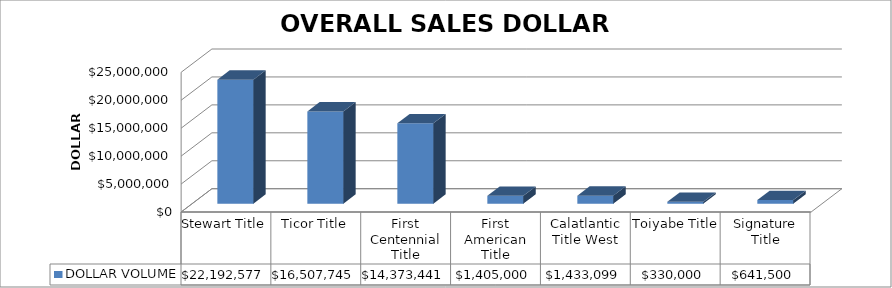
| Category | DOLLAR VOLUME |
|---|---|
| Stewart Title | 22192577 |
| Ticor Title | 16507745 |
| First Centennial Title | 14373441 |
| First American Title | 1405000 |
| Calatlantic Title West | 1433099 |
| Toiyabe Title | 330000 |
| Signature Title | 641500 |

====

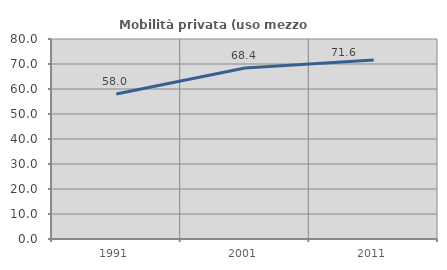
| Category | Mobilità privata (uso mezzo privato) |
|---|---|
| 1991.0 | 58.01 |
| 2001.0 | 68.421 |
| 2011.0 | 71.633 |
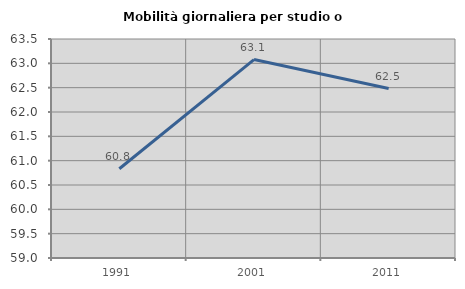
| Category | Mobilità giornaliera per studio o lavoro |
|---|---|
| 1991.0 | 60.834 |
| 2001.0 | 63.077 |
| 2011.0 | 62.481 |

====

Report every line of the records that contains the word "Category".

Answer section:
| Category | DOLLAR VOLUME |
| Category | Mobilità privata (uso mezzo privato) |
| Category | Mobilità giornaliera per studio o lavoro |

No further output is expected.